TABLE 2.
The roles of insulin in peripheral infection-induced CNS damage.
| Pathogen or disease/host | Study design and outcome measures | Findings | Proposed direction of causality and/or mechanism | References |
| Sepsis/rat | Animal model: surgically induced polymicrobial sepsis model in rats. Glucose treatment, insulin treatment compared to control. Outcome measures: Blood glucose, behavioral deficits, brain activity (EEG), BBB permeability, glial activation and inflammation in the cerebrum. | 1. Sepsis induced hyperglycemia. 2. Glucose treatment led to a decline in survival rate, reduced brain activity, increased BBB permeability, and enhanced microglial and astroglial activation and inflammatory responses in the cerebrum. 3. Glycemic control (insulin treatment) inhibited inflammatory responses and restored BBB integrity and brain activity to near normal. | Peripheral infection →Hyperglycemia. →Glial activation and neuroinflammation. → Cognitive dysfunction. Note: Insulin help restore brain functions by preventing BBB disruption and neuroinflammation. | Huang et al., 2020 |
| Sepsis/mouse | Animal model: surgically induced polymicrobial sepsis model in mice. Mice with moderate hyperglycemia were compared to control (normoglycemia). Outcome measures: neuronal damages, glial activation, and cell death in the hippocampus and frontal cortex. | (A) In hyperglycemic mice (compared to normoglycemia mice), sepsis induced: 1. Higher neuronal damage in frontal cortex. 2. Microglial activation in frontal cortex and hippocampus. 3. More apoptotic cells in frontal cortex. (B) Insulin prevented the above damages | Hyperglycemia →Enhanced infection (sepsis)-induced brain damage. Note: Insulin prevents hyperglycemia-induced susceptibility to sepsis-induced brain damages | Sonneville et al., 2015 |
| Sepsis/mouse | Animal model: surgically induced polymicrobial sepsis model in mice. Outcome measures: cognitive functions, hippocampal synaptic plasticity, and hippocampal insulin signaling in post-septic mice compared to control. | 1. Post-septic mice exhibited cognitive impairment, which was accompanied by reduced synaptic plasticity and disrupted insulin signaling in the hippocampus. 2. Treatment with a GLP-1 receptor agonist (insulinotropic) or GSK3β inhibitor (insulin signaling downstream) rescued cognition. | Peripheral infection →Disruption of hippocampal insulin signaling. → Impaired synaptic plasticity and cognitive deficits. | Neves et al., 2018 |
| Sepsis/rat | Animal model: sepsis model induced by LPS (i.p.) in rats.

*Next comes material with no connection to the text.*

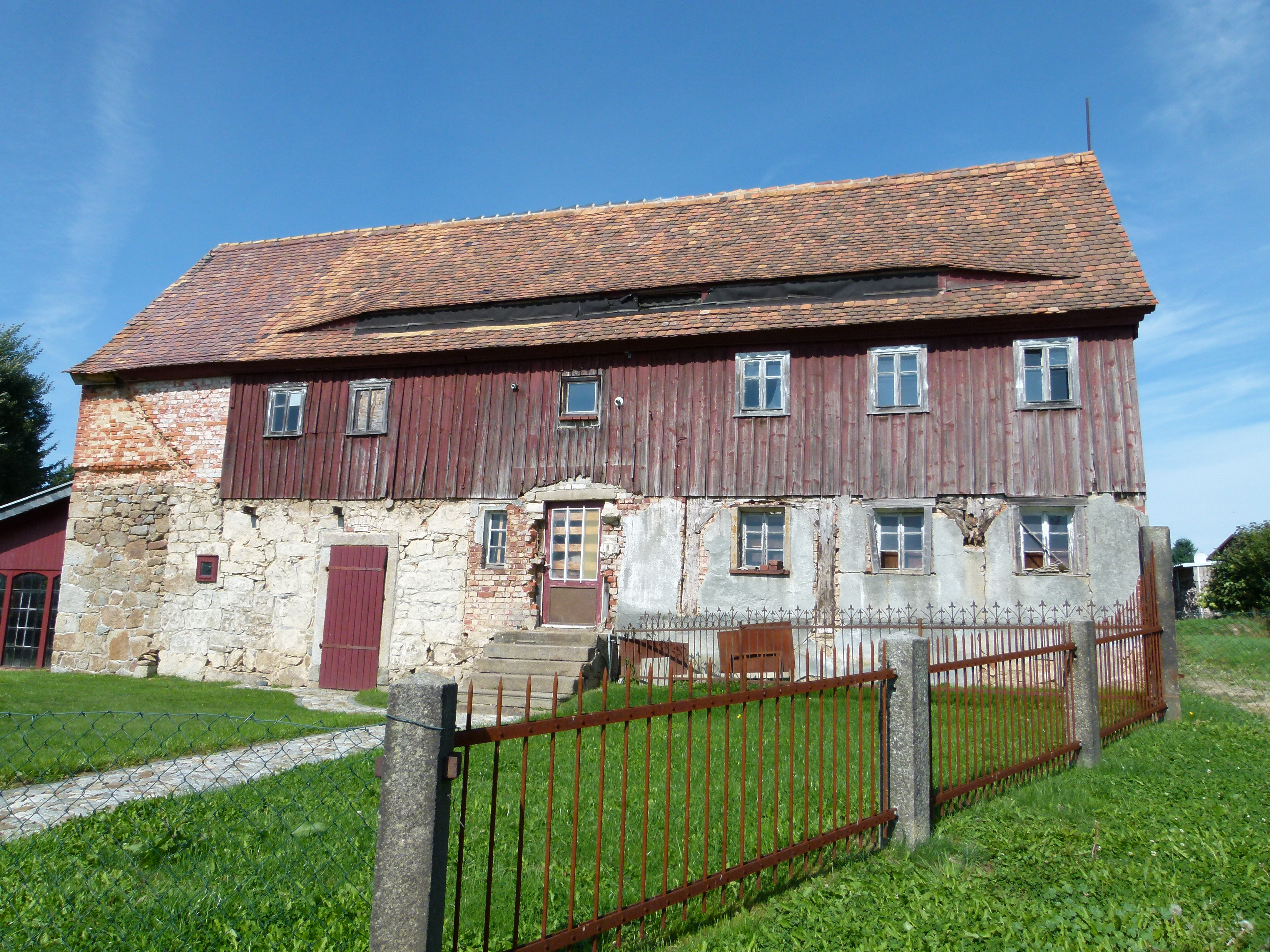 Denkmalgeschütztes Umgebindehaus, Alte Straße 12 Großdehsa, Löbau Hornjoserbsce: Přetwarjena chěža ze stołom w Dažinje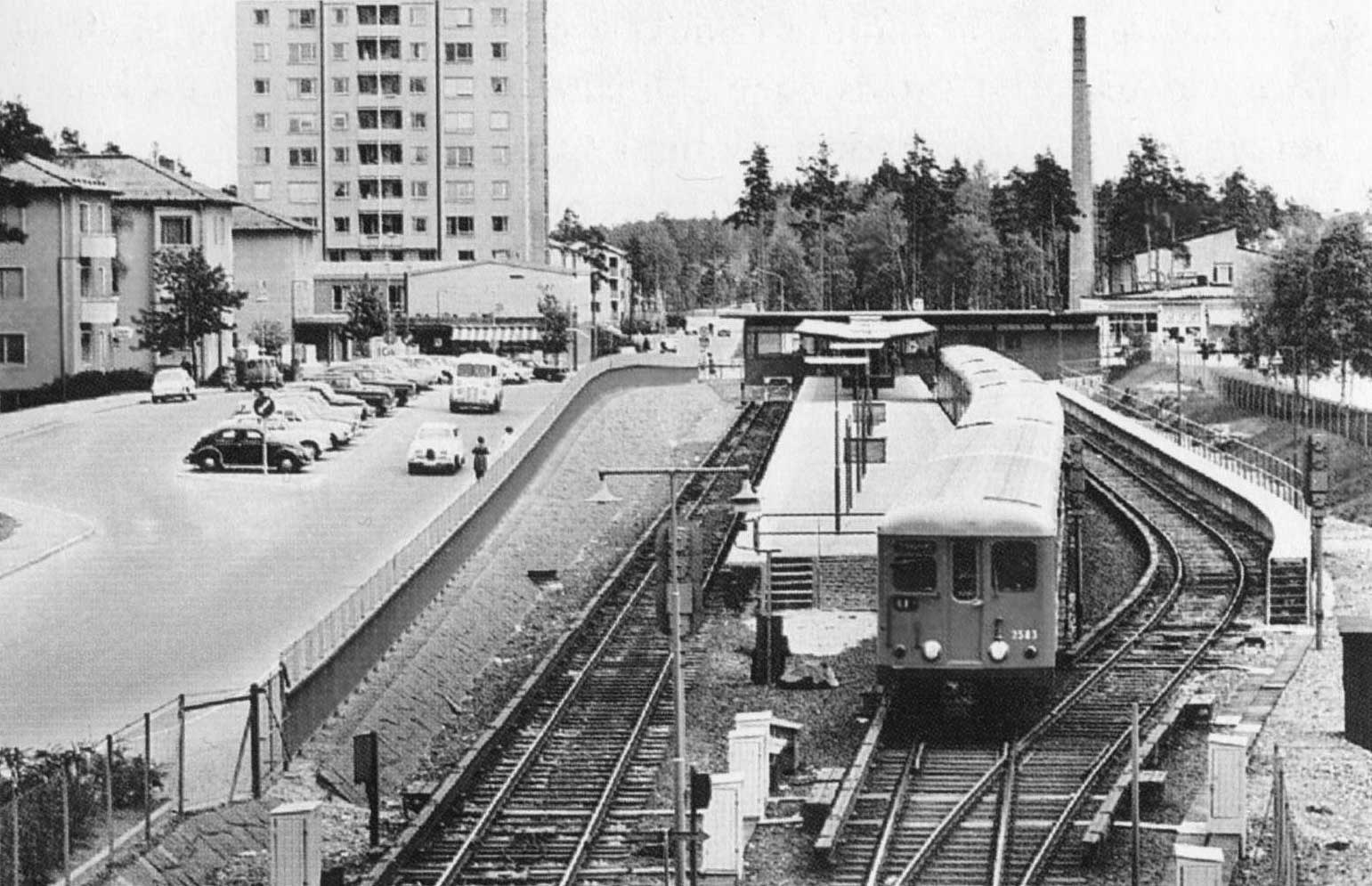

Insulin treatment: continuous intravenous infusion for 6h after LPS stimulation. Compared to control (saline). Outcome measures: Inflammatory cytokines and oxidative stress in the cortex, hippocampus, and hypothalamus. | In the brain regions (cortex, hippocampus, and hypothalamus): 1.Insulin alleviated sepsis-induced inflammatory response (IL-1β, IL-6, and TNF-α). 2. Insulin suppressed oxidative damage while restoring antioxidants (SOD and GSH). | Peripheral infection →Inflammation and oxidative stress in the brain. Note: Insulin treatment lowered sepsis-induced inflammation in the brain | Chen Q. et al., 2014 |
| Systemic inflammation/mouse | Animal model: LPS (i.p.) challenge in chronic neurodegeneration model (ME7 prion infection) in mice. Treated with glucose and insulin. Outcome measures: blood glucose, cognitive performance | LPS challenge induced hypoglycemia and acute cognitive impairment in mice with brain disease (ME7 prion infection), which was mitigated by glucose and mimicked by insulin. | Peripheral infection →Metabolic imbalance in the CNS. →Cognitive impairment. Note: Brain disease (prion disease) makes the CNS more vulnerable to peripheral inflammation | Kealy et al., 2020 |
Relevant keywords, such as insulin and leptin, are highlighted in bold.